In January, Prime Minister Netanyahu also tried to appropriate the terror attacks at the offices of Charlie Hebdo and a kosher deli in Paris. But Bibi didn't just opportunistically tell French Jews that "Israel is your home" (as he would again after the violence in Copenhagen). Netanyahu lectured EU leaders frustrated with Israel's settlement expansion that with him they are all in this together:
There was a great deal of significance to what the world saw, the prime minister of Israel marching together with all leaders of the world in one effort against terrorism, or at least a call to unite against terrorism.
Who knew that France, Germany, the UK and other European countries confronting large and isolated Muslim populations resulting from post-colonial immigration or guest worker program needed to stand with Benjamin Netanyahu to keep Judea and Samaria inalienable parts of Greater Israel?
Given Israel's growing isolation over its occupation of the West Bank and the fading hopes of Palestinian statehood, you can't blame a brother for trying. Bibi needs his equation (Hamas=ISIS=Iran=Al Qaeda=Hezbollah=Al Shabab, etc.) to be true.

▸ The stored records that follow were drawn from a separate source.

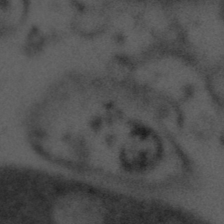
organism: Tuwongella immobilis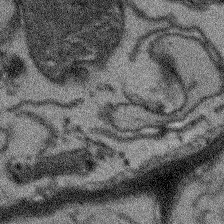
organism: Arabidopsis thaliana
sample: Root tip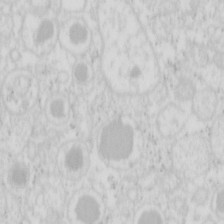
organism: Mouse
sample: Pancreas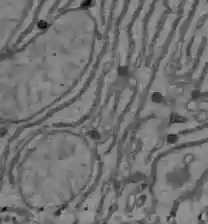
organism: C57BL Mouse
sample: Liver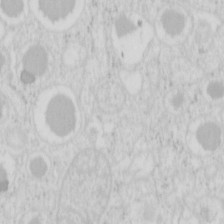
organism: Mouse
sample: Pancreas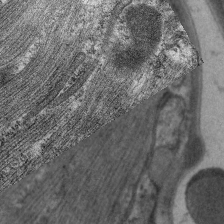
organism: C. elegans
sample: Pharynx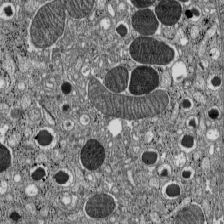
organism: C57BL Mouse
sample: Pancreatic islet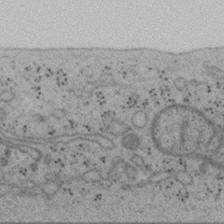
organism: Human
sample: HeLa cells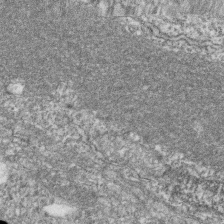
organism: Zebrafish
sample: Cilia; retinal pigment epithelium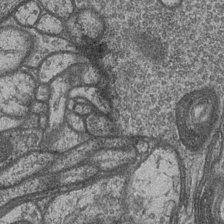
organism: Drosophila
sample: Optic medulla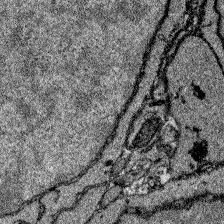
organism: Zebrafish
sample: Larval olfactory bulb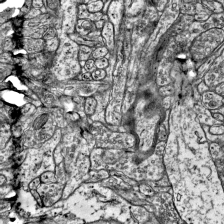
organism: Mouse
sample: Visual Cortex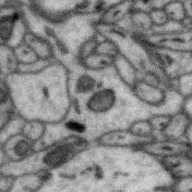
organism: Zebra finch
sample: Brain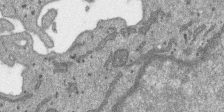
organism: Human
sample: Lung epithelial cells infected with SARS-CoV-2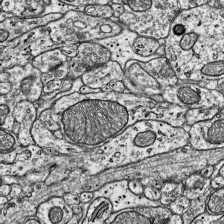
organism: Mouse
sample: Visual Cortex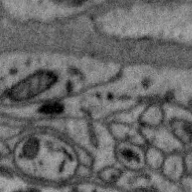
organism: Zebra finch
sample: Brain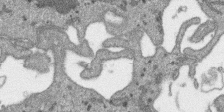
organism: Human
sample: Lung epithelial cells infected with SARS-CoV-2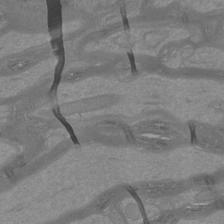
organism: Mouse
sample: Cortical neurons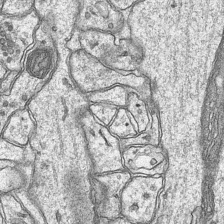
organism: Mouse
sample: CA1 Hippocampus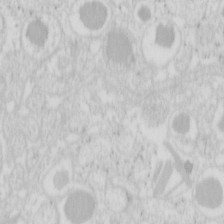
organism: Mouse
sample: Pancreas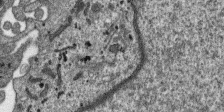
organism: Human
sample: Lung epithelial cells infected with SARS-CoV-2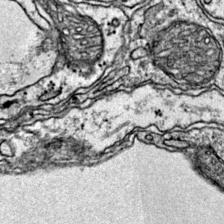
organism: Mouse
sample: Primary visual cortex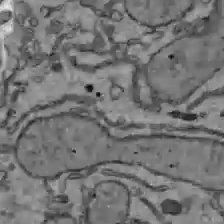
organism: C57BL Mouse
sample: Liver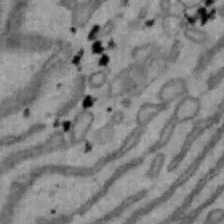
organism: Mouse
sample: Liver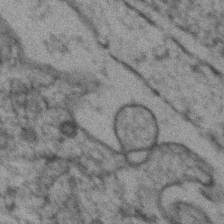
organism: Zebrafish
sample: Zebrafish embryo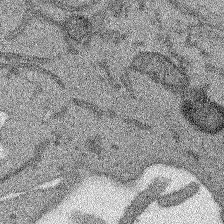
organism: Human
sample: HeLa cells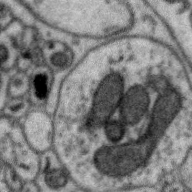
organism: Zebra finch
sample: Brain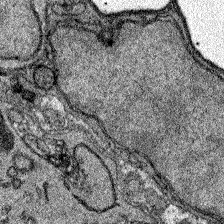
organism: Zebrafish
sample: Larval olfactory bulb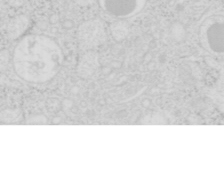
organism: Mouse
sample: Pancreas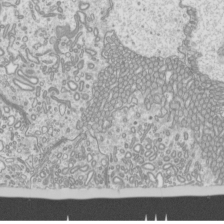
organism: Mouse
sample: Cilia; mouse epididymis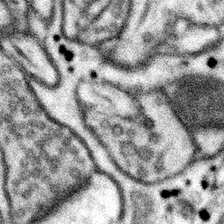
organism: Mouse
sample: Somatosensory cortex neuropil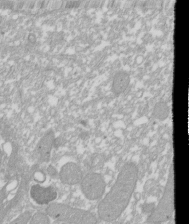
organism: Xenopus
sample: Cilia; centrioles in frog embryo cells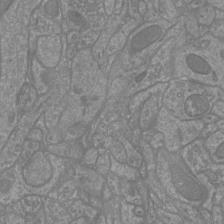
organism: Mouse
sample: Cortical neurons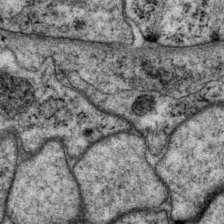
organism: P. pacificus
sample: Pharynx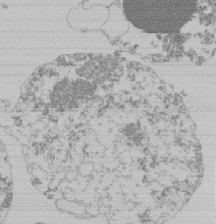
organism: Mouse
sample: Activated Pmel transgenic CD8+ T Cells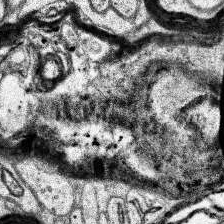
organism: Human
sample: Temporal Lobe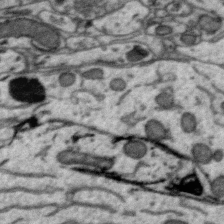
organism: Zebra finch
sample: Brain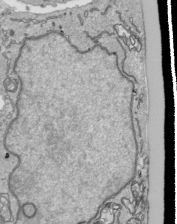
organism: Human
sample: Mitochondria in HCT116 cells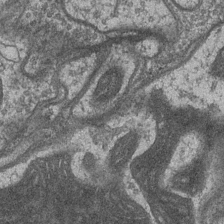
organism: Drosophila
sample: Optic medulla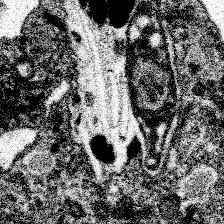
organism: Spongilla lacustris
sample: Neuroid cell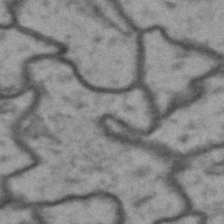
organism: Drosophila
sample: Brain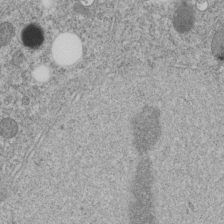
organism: C. elegans
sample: C. elegans embryo early stage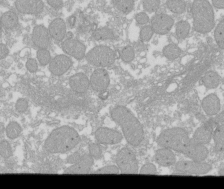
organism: Xenopus
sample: Cilia; centrioles in frog embryo cells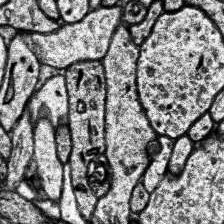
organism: Human
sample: Temporal Lobe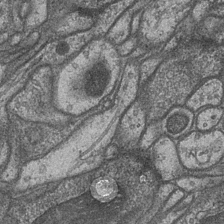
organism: Drosophila
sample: Optic medulla

But back in Washington, Republicans want it to be true. That way, they can declare that President Obama is "weak" in refusing to confront and wage war on "radical Islam." As Senator John McCain (R-AZ) put it two weeks ago:
"The notion that radical Islam isn't at war with the West is an ugly lie."

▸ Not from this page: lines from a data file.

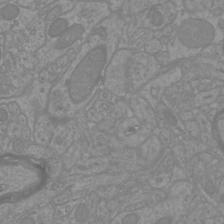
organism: Mouse
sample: Cortical neurons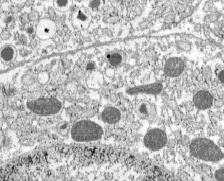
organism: C57BL Mouse
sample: Pancreatic islet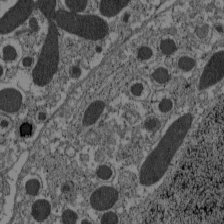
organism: C57BL Mouse
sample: Pancreatic islet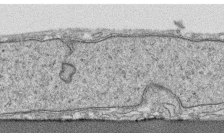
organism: Human
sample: CRL-1474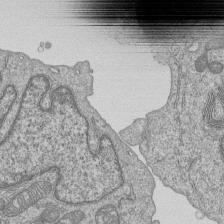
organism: Human
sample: MDA-MB-231 cells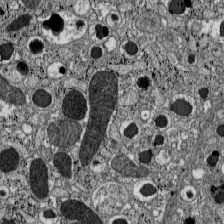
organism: C57BL Mouse
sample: Pancreatic islet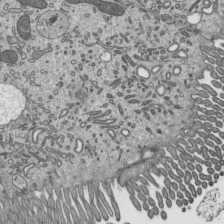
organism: Mouse
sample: Mouse epididymis efferent ductule cilia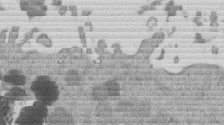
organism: Mouse
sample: Dividing mouse embryo 1 cell stage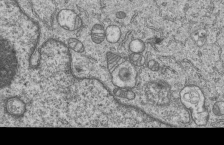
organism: Human
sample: MDA-MB-231 cells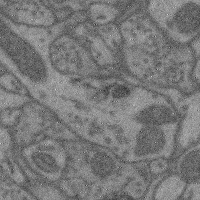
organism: Mouse
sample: Cerebral cortex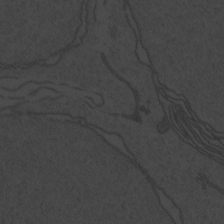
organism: Zebrafish
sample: Macrophage infected with Toxoplasma gondii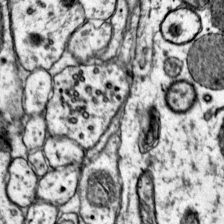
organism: Mouse
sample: Primary visual cortex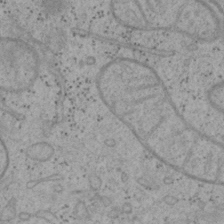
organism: Human
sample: HeLa cells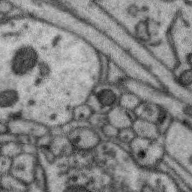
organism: Zebra finch
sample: Brain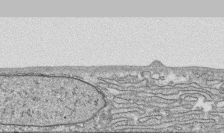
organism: Human
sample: CRL-1474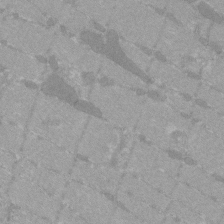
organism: C57BL Mouse
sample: Tibialis anterior muscle cell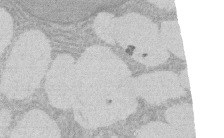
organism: Rat
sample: Salivary granule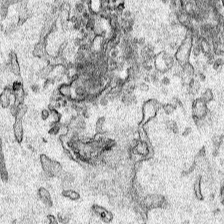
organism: Human
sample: Mitochondria in HCT116 cells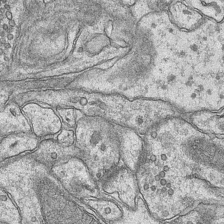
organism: Mouse
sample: CA1 Hippocampus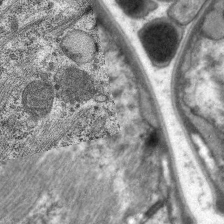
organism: C. elegans
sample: Pharynx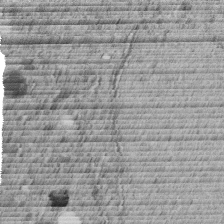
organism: C. elegans
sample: C. elegans embryo early stage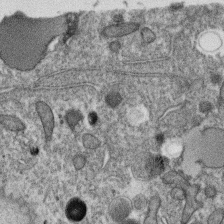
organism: C. elegans
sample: C. elegans oocyte; sperm cells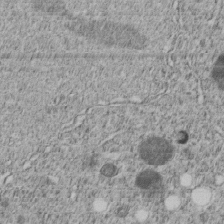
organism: C. elegans
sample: C. elegans embryo early stage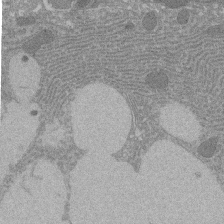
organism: Rat
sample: Salivary granule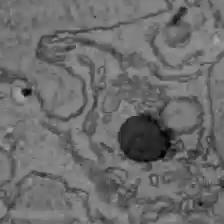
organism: C57BL Mouse
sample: Liver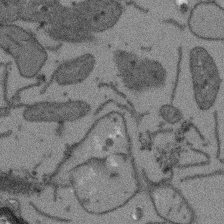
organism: Arabidopsis thaliana
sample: Root tip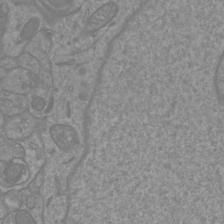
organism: Mouse
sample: Cortical neurons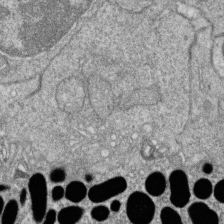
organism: Zebrafish
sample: Cilia; retinal pigment epithelium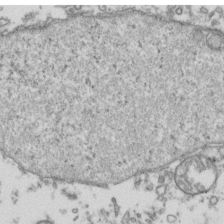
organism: Human
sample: Activated Jurkat CD4+ T cells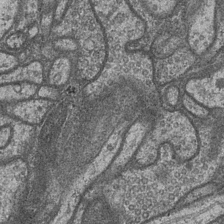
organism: Drosophila
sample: Optic medulla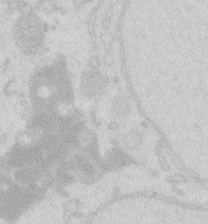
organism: Zebrafish
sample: Macrophage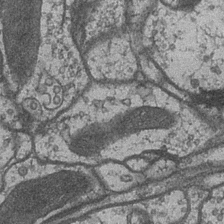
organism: Drosophila
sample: Optic medulla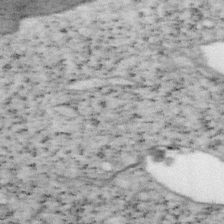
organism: Mouse
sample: OT-I killer T cells with ID8 ovarian cancer cells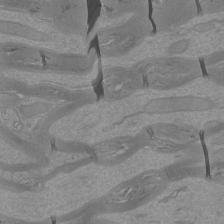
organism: Mouse
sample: Cortical neurons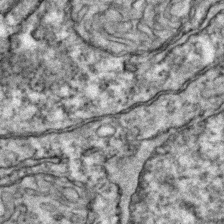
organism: Zebrafish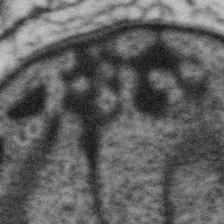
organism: Gemmata obscuriglobus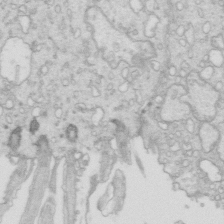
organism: Mouse
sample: Multiciliated cells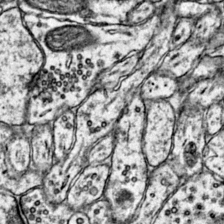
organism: Mouse
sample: Primary visual cortex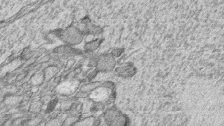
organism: Zebrafish
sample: synaptic ribbons in rod cells and cone cells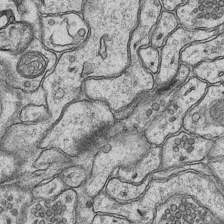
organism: Mouse
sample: CA1 Hippocampus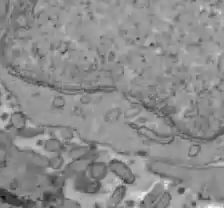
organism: C57BL Mouse
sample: Liver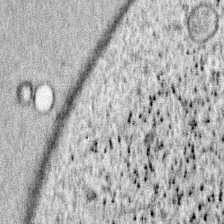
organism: Human
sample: HeLa cells

Like most of his fellow Republicans, McCain isn't much more specific about whom Americans should fear most or fight hardest against. As Mitt Romney, the man McCain vanquished for the GOP nomination in 2008, put it eight years ago, the short answer is everyone, everywhere:
"But I don't want to buy into the Democratic pitch, that this is all about one person, Osama bin Laden. Because after we get him, there's going to be another and another. This is about Shia and Sunni. This is about Hezbollah and Hamas and al Qaeda and the Muslim Brotherhood. This is the worldwide jihadist effort to try and cause the collapse of all moderate Islamic governments and replace them with a caliphate."
Somewhere, Romney's "close friend" Bibi Netanyahu was smiling. Just like he will be when says pretty much the same thing on Tuesday to the Congressional Republicans who invited him to mislead the American people.